# Caiman Lizard Enclosure



## Reptile_fever (Dec 20, 2011)

Wow it's ben a while since i've posted...I'm getting a Caiman Lizard next year, from a dear friend & want to make sure that his temporary enclosure s up to it's needs. The dimensions are 4'longx3'widex2.5'tall. Theres a little more i'm going to add,will post once its done.Suggestions & advice are welcomed!! Thanks for looking! Jose


----------



## Rhetoric (Dec 20, 2011)

I know zilch about caimans but do you plan on sealing the wood floor?


----------



## Reptile_fever (Dec 20, 2011)

Oh yes the whole inside of the inclosure is painted 6 coats of polycrylic oil based,ever corner is sealed with silicone,not to mention the wood was glued & screwed. I thought of maybe putting tile on the floor with a under heating mat in a small section.I might just apply this in his future life enclosure.


----------



## chelvis (Dec 20, 2011)

A litter dam around the water pool, just a heads up they do like to dig a bit.


----------



## Reptile_fever (Dec 20, 2011)

chelvis said:


> A litter dam around the water pool, just a heads up they do like to dig a bit.

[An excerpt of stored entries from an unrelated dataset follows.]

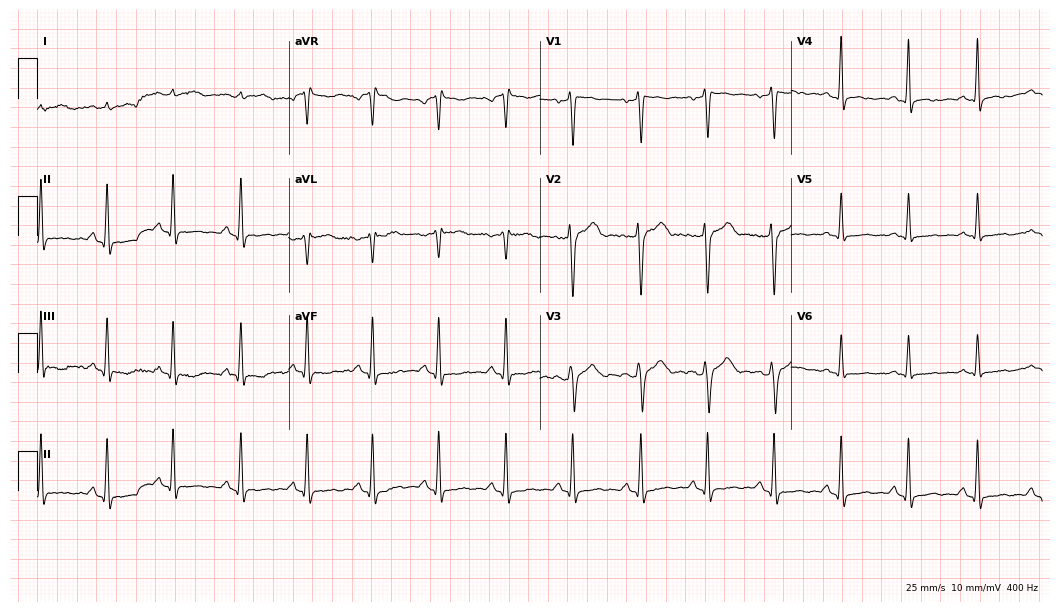
12-lead ECG from a 35-year-old male patient (10.2-second recording at 400 Hz). No first-degree AV block, right bundle branch block (RBBB), left bundle branch block (LBBB), sinus bradycardia, atrial fibrillation (AF) or sinus tachycardia recorded for this tracing.
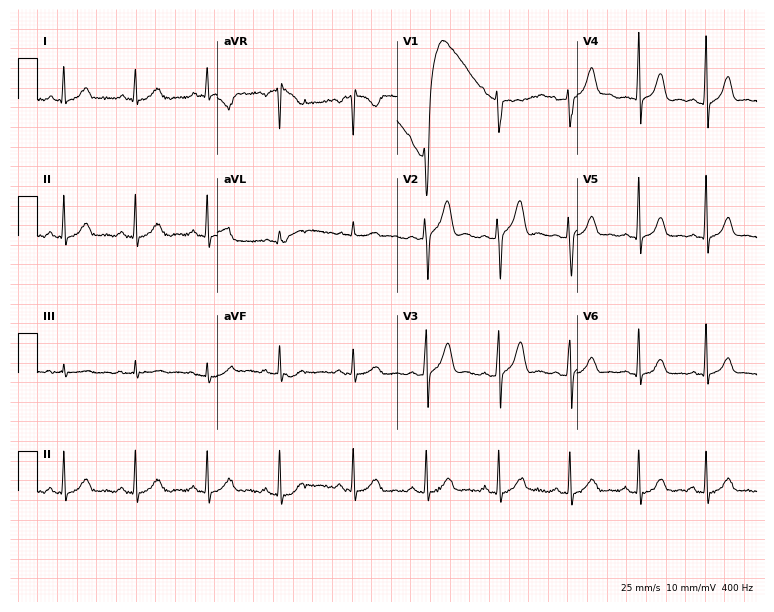
ECG — a 35-year-old male. Labelled as a normal ECG.
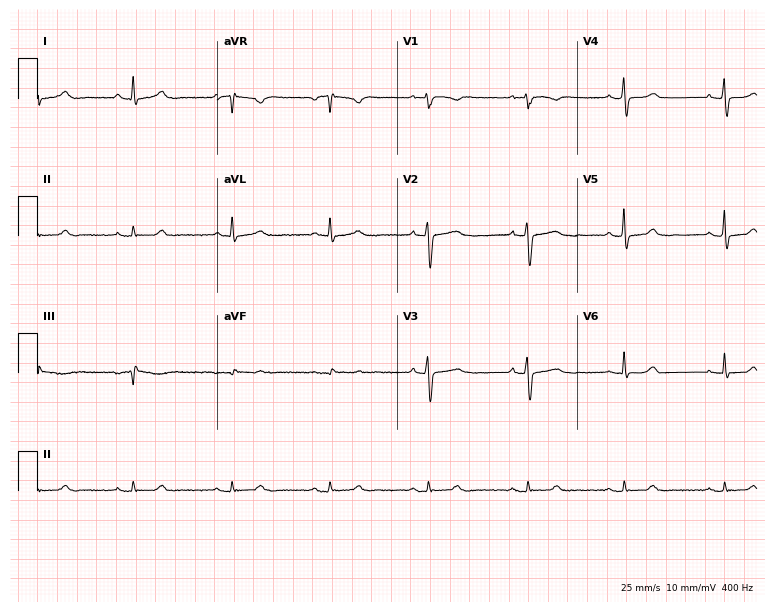
ECG — a 54-year-old female. Labelled as a normal ECG.
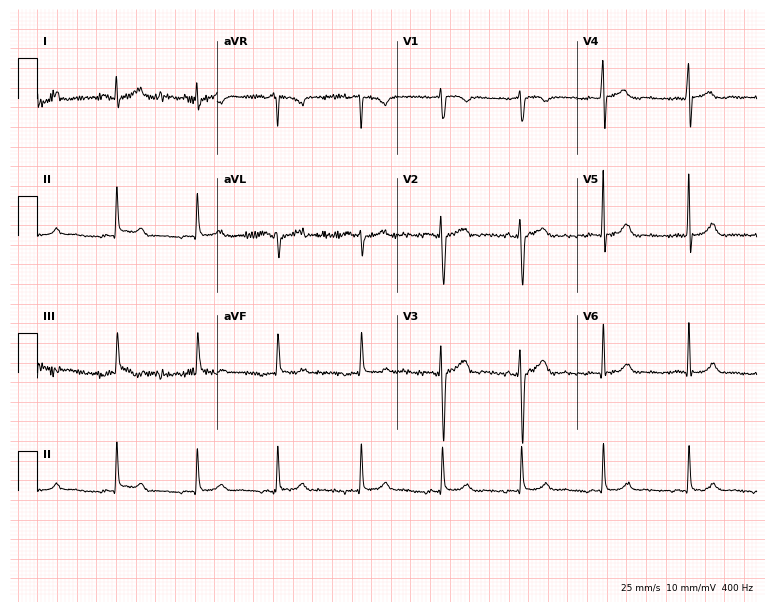
Standard 12-lead ECG recorded from a female patient, 23 years old (7.3-second recording at 400 Hz). Read as a normal ECG.
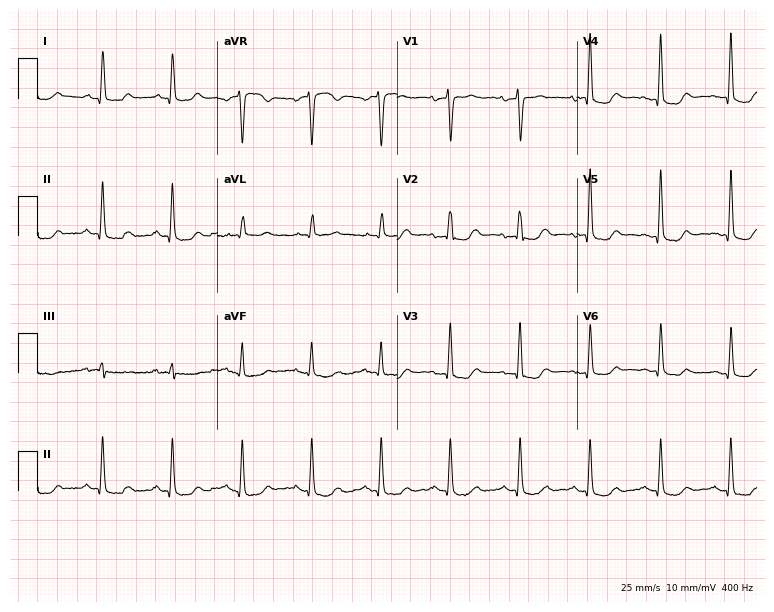
ECG (7.3-second recording at 400 Hz) — an 85-year-old female patient. Screened for six findings — first-degree AV block, right bundle branch block (RBBB), left bundle branch block (LBBB), sinus bradycardia, atrial fibrillation (AF), sinus tachycardia — none is recorded. Other findings, if any, are not listed.
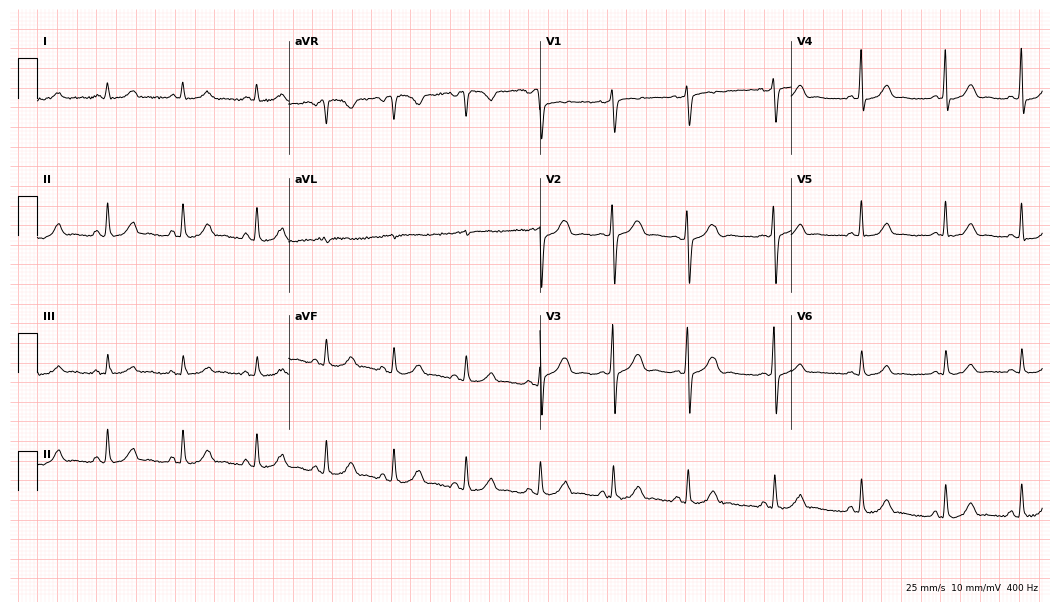
12-lead ECG from a female, 20 years old. Labelled as a normal ECG.
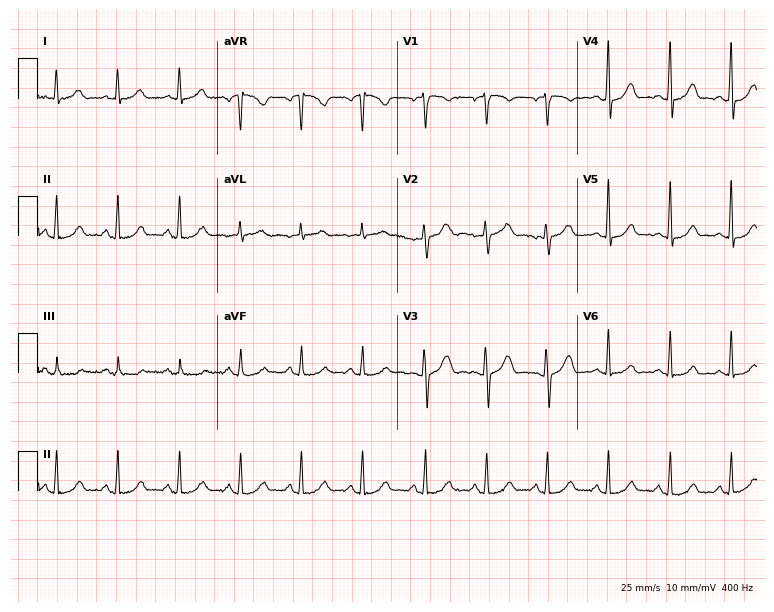
Electrocardiogram, a 33-year-old female patient. Overall reading on record: normal ECG.
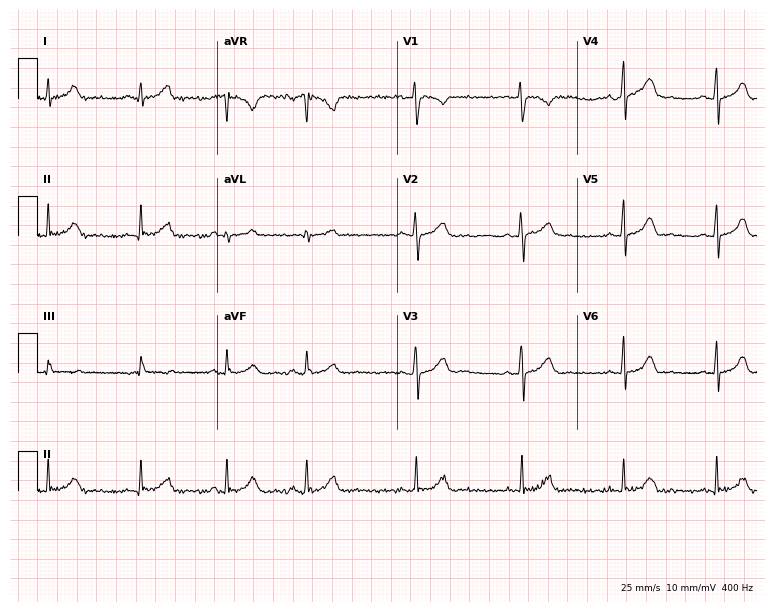
Electrocardiogram, a woman, 19 years old. Of the six screened findings (first-degree AV block, right bundle branch block (RBBB), left bundle branch block (LBBB), sinus bradycardia, atrial fibrillation (AF), sinus tachycardia), none is recorded. Other findings, if any, are not listed.
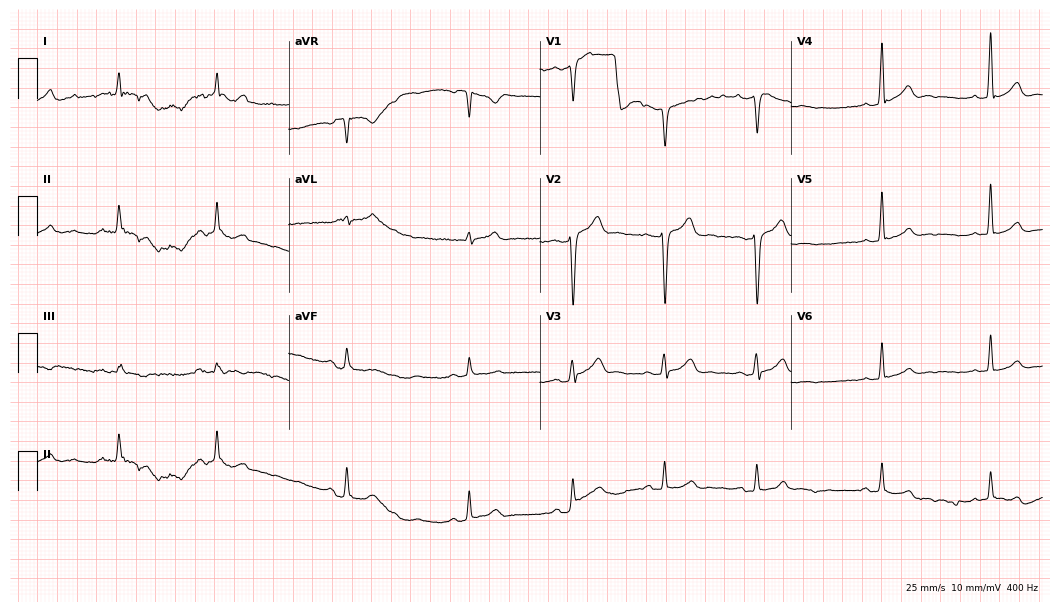
12-lead ECG from a 17-year-old woman. Recorded interpretation: within normal limits.
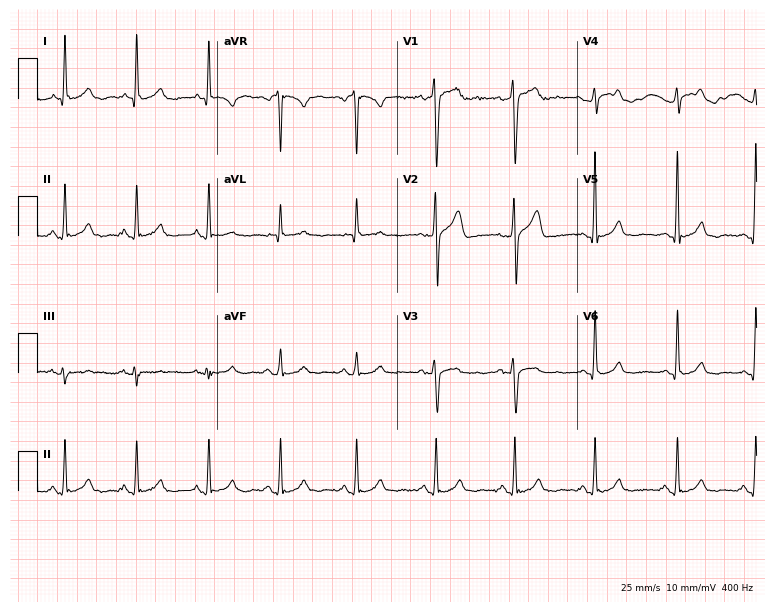
12-lead ECG from a 53-year-old male. Labelled as a normal ECG.
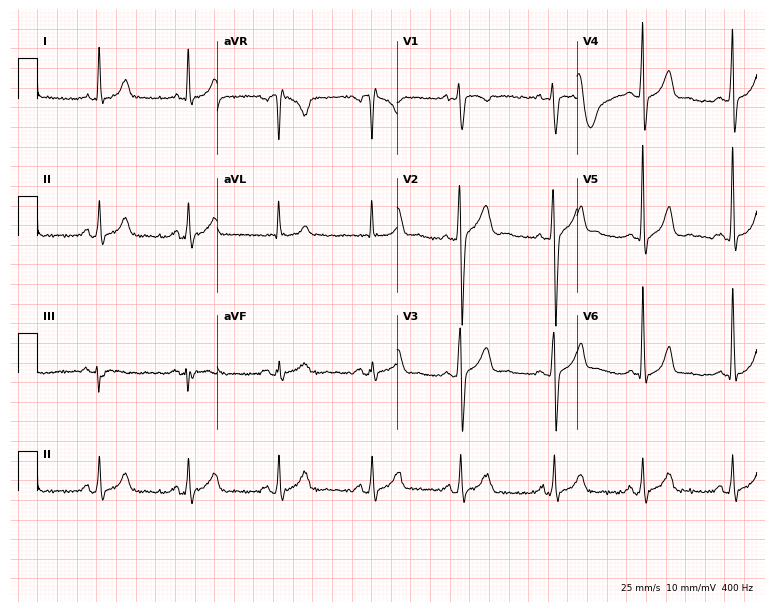
Standard 12-lead ECG recorded from a male patient, 28 years old (7.3-second recording at 400 Hz). Read as a normal ECG.
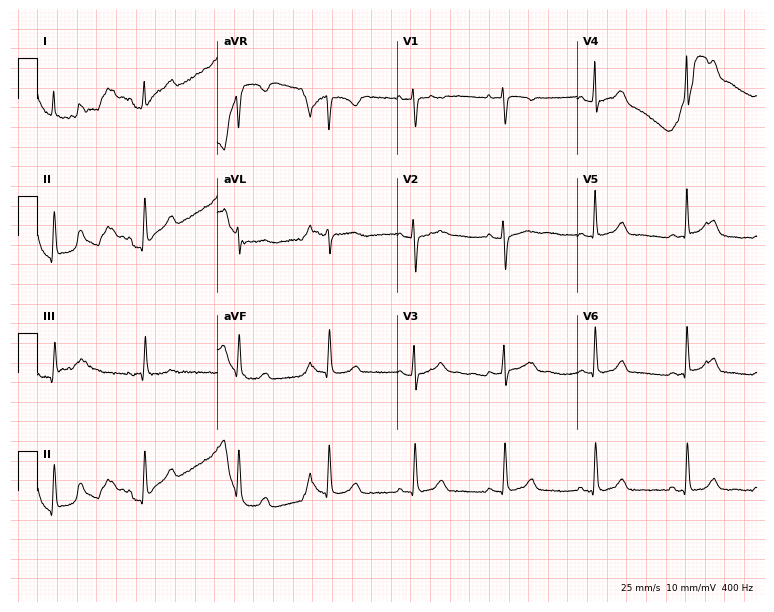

Thank you,you wold think that because there arboreal that they wouldn't dig,Just shows us how to care for them...Once again thank you all this information is educational!!:-/


----------



## chelvis (Dec 20, 2011)

Ya I found that out from another owner. I never saw him dig untill it got chilly. In the summer he like the hamock more than the ground, now he is fine with digging up everything. These guys just facinate me.


----------